Only the text of the records, copied exactly, is wanted; no pictures.
(RECORD SET Opens)
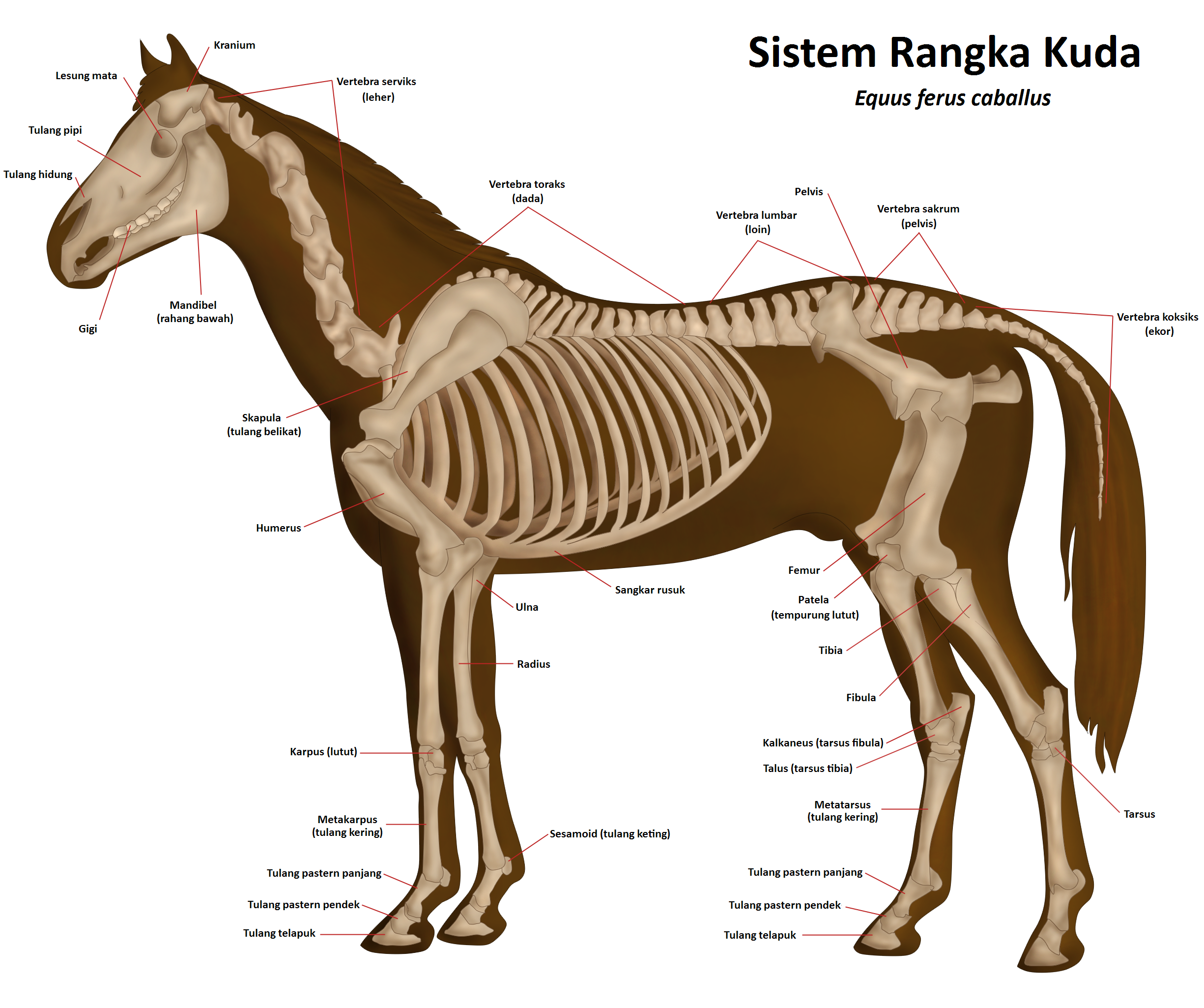 Sistem rangka Equus caballus (kuda am).
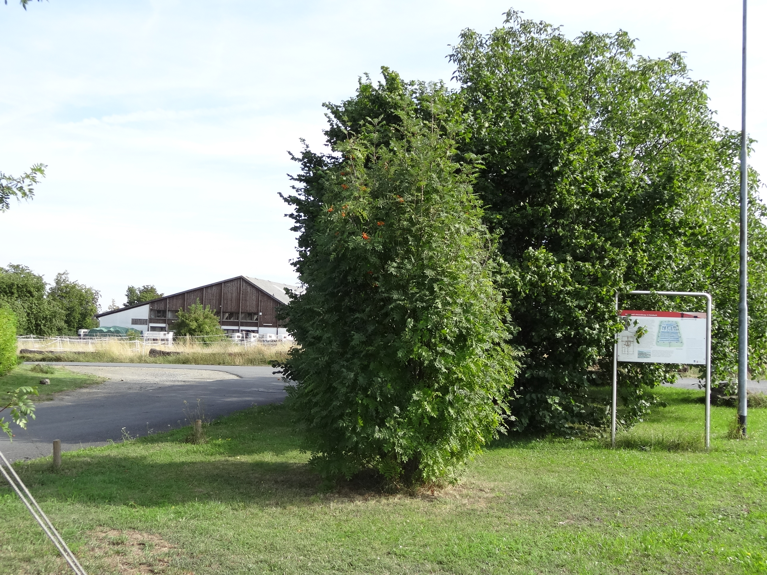 Kastell Butzbach
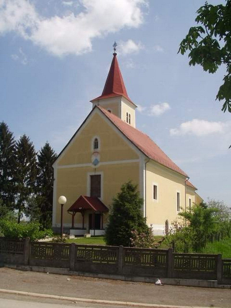 Rakovec - Church front view
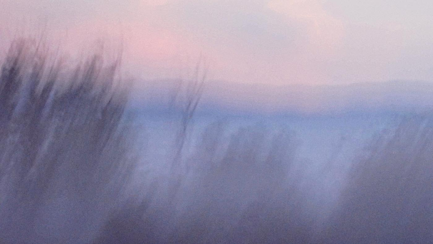 מתוך תערוכת הצילומים "בין ערפל לצל"
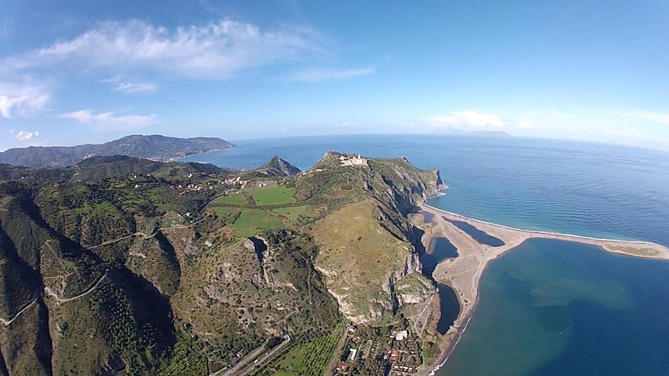 Panorama Laghetti di Marinello e Tindari
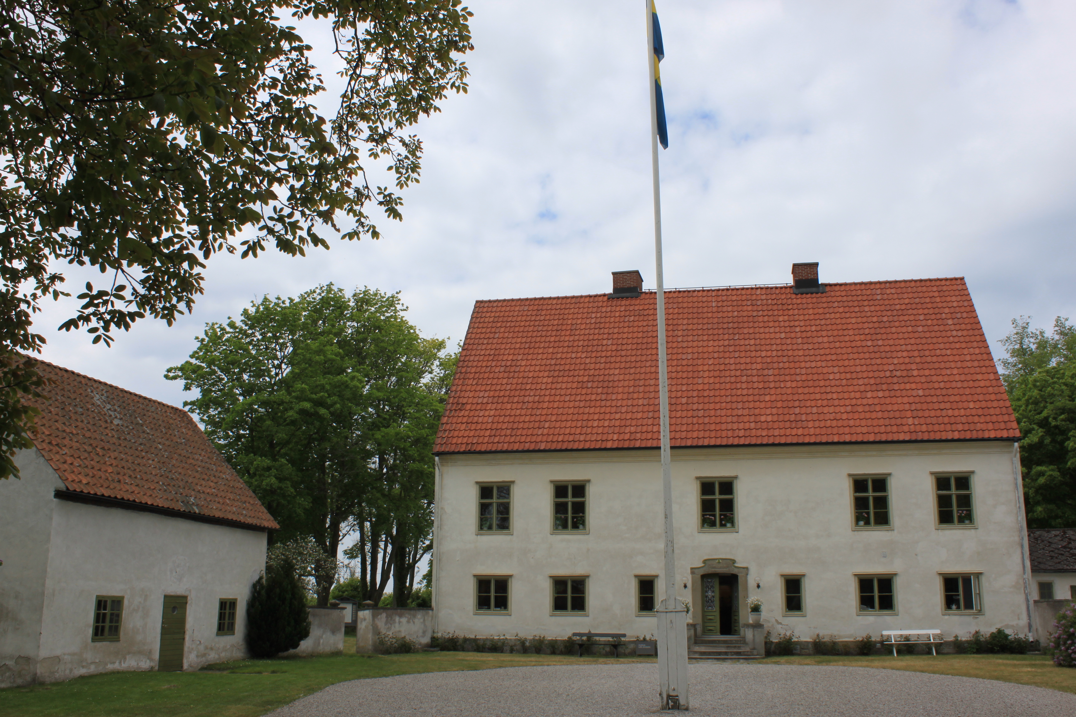 Vamlingbos prästgård (Vamlingbo Prästgården 1:6; f.d. 1:1). Gotlands län.
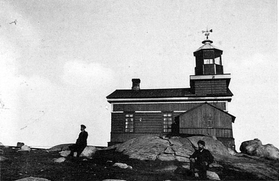 №39. Харловский маяк на Мурманском берегу Ледовитого океана.
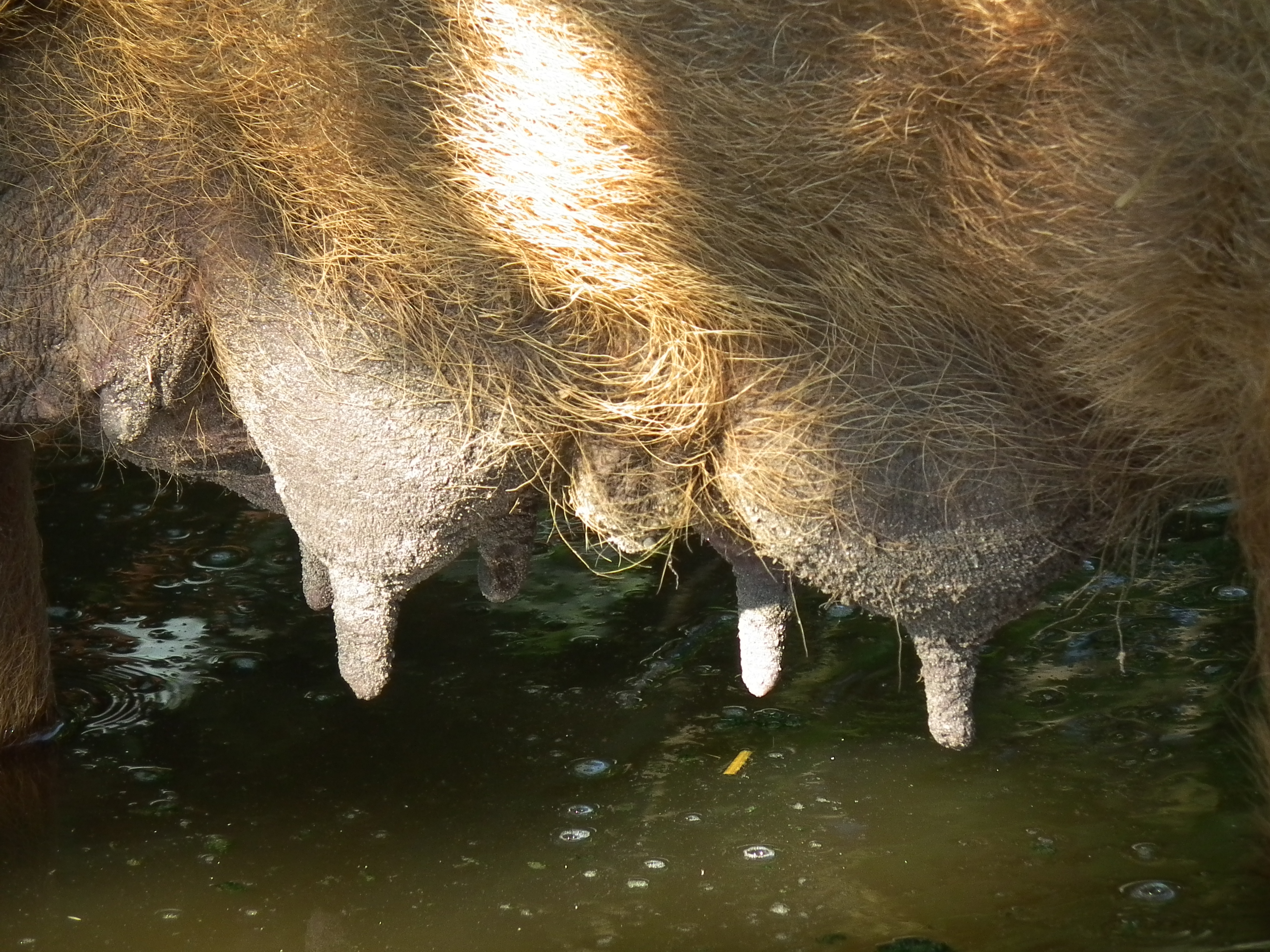 Magalitza-Schwein (Wollschwein), fotografiert im Herzogenriedpark in Mannheim (Baden-Württemberg, Deutschland)
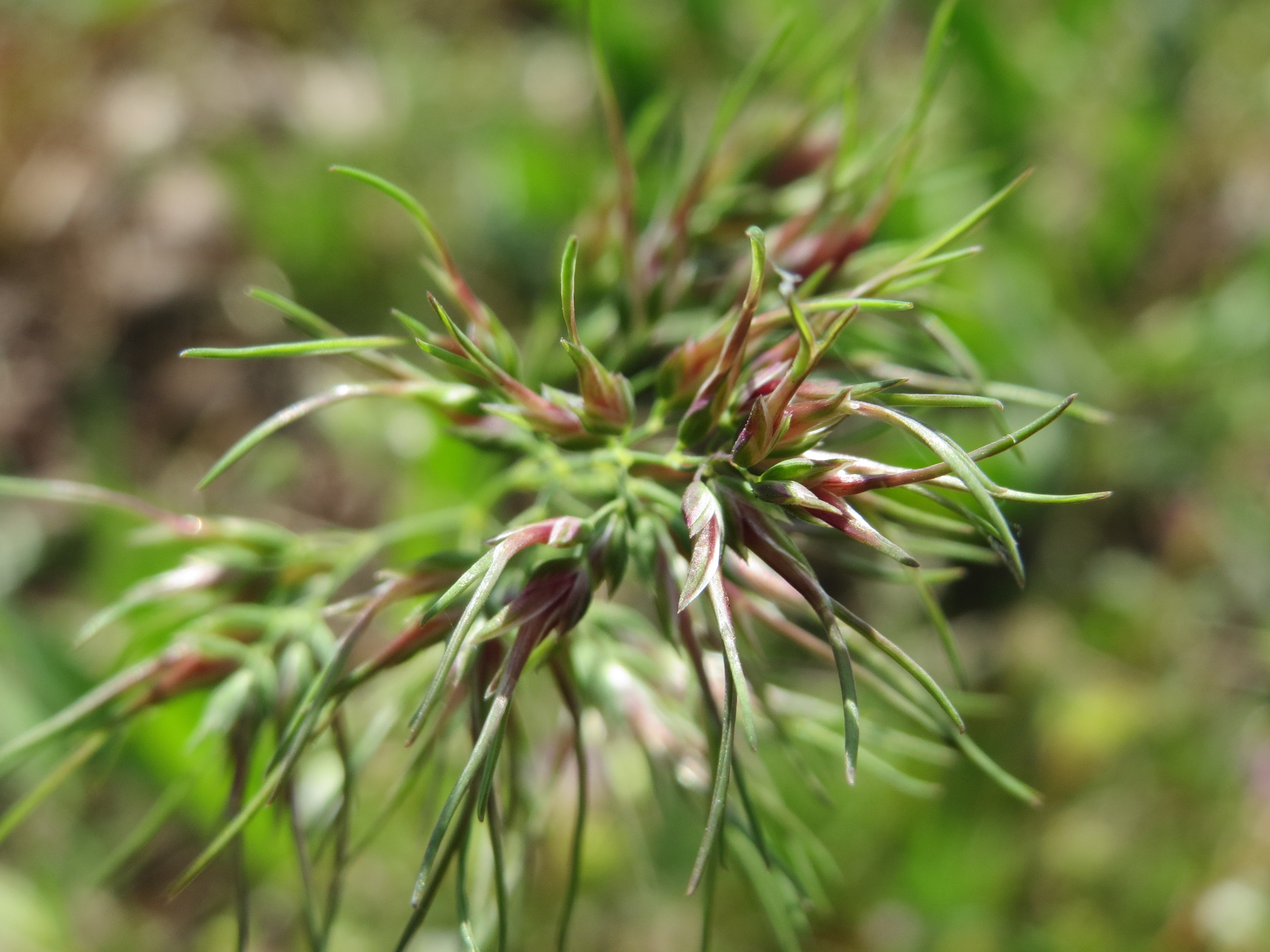 Zwiebel-Rispengras (Poa bulbosa) in Hockenheim
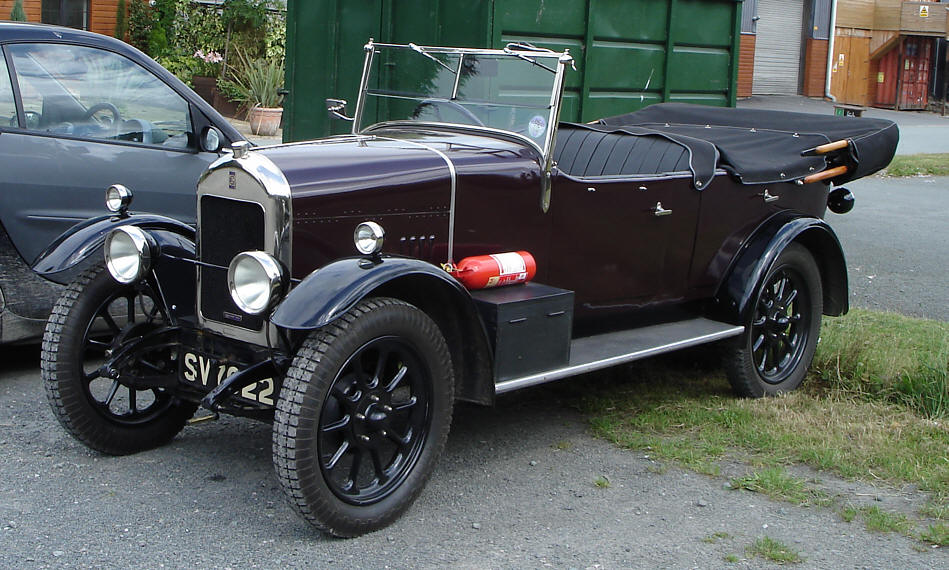 Gwynne 10hp (1929) Photographed by myself in July 2006
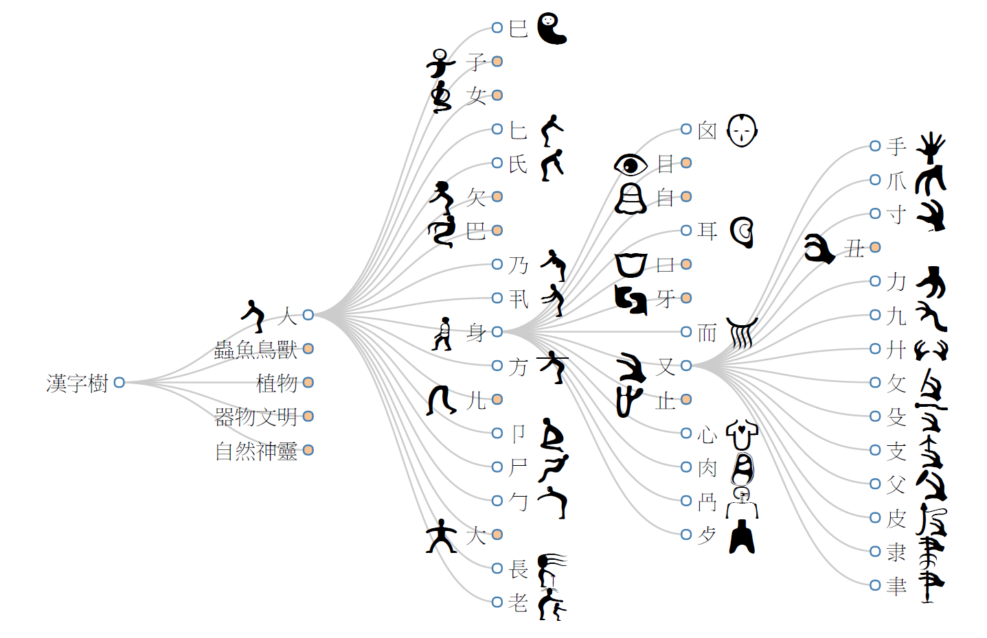 不同於以往的部首學習，將漢字用人、蟲魚鳥獸、植物、器物文明、自然神靈等五大類做分類，讓彼此之間產生關連性。
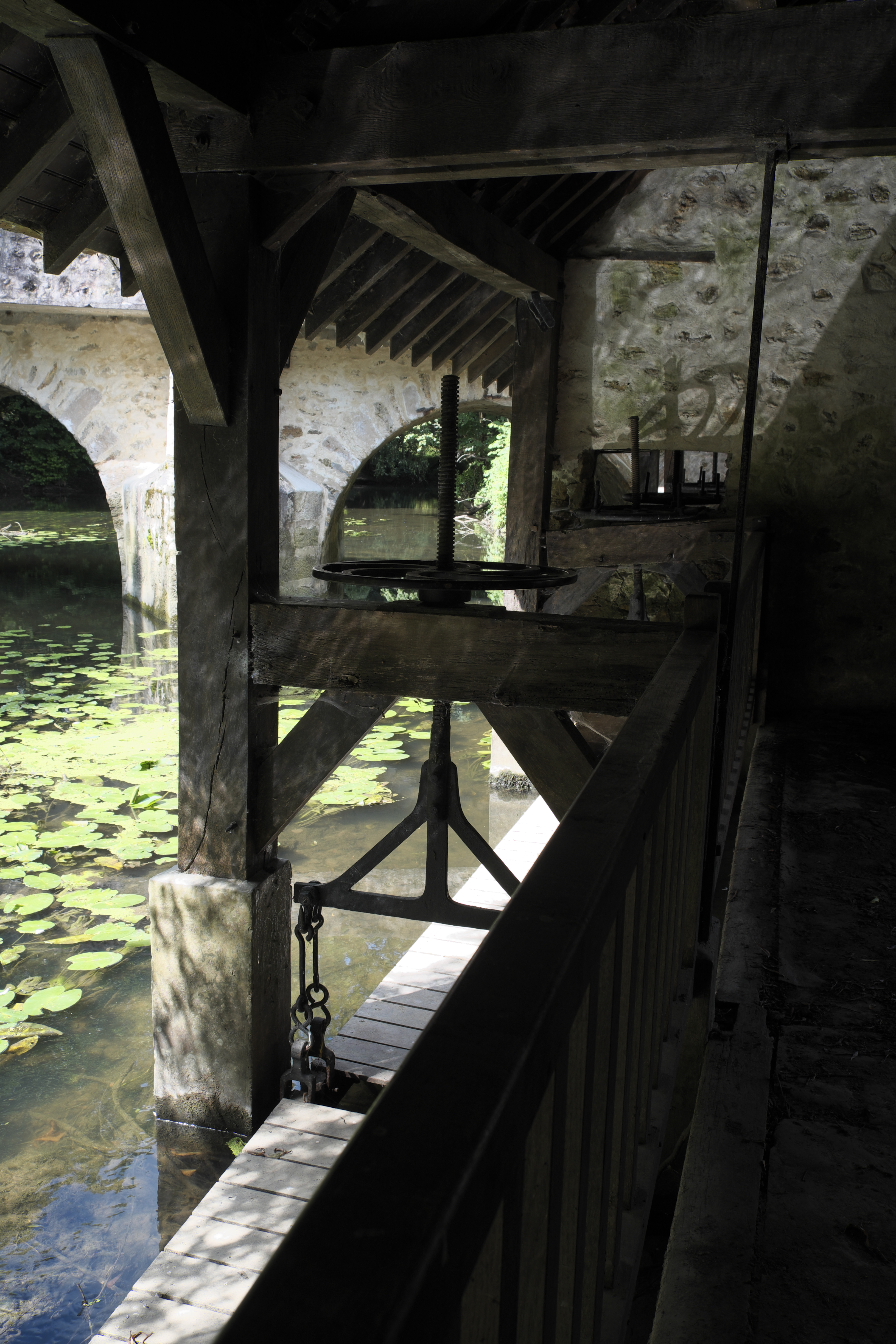 Waschhaus (lavoir) in Boussy-Saint-Antoine im Département Essonne (Île-de-France/Frankreich), im Hintergrund alte Brücke (vieux pont)
(RECORD SET Closes)
[FINISHED TASK]
 Sistem rangka Equus caballus (kuda am).
 Kastell Butzbach
 Rakovec - Church front view
 מתוך תערוכת הצילומים "בין ערפל לצל"
 Panorama Laghetti di Marinello e Tindari
 Vamlingbos prästgård (Vamlingbo Prästgården 1:6; f.d. 1:1). Gotlands län.
 №39. Харловский маяк на Мурманском берегу Ледовитого океана.
 Magalitza-Schwein (Wollschwein), fotografiert im Herzogenriedpark in Mannheim (Baden-Württemberg, Deutschland)
 Zwiebel-Rispengras (Poa bulbosa) in Hockenheim
 Gwynne 10hp (1929) Photographed by myself in July 2006
 不同於以往的部首學習，將漢字用人、蟲魚鳥獸、植物、器物文明、自然神靈等五大類做分類，讓彼此之間產生關連性。
 Waschhaus (lavoir) in Boussy-Saint-Antoine im Département Essonne (Île-de-France/Frankreich), im Hintergrund alte Brücke (vieux pont)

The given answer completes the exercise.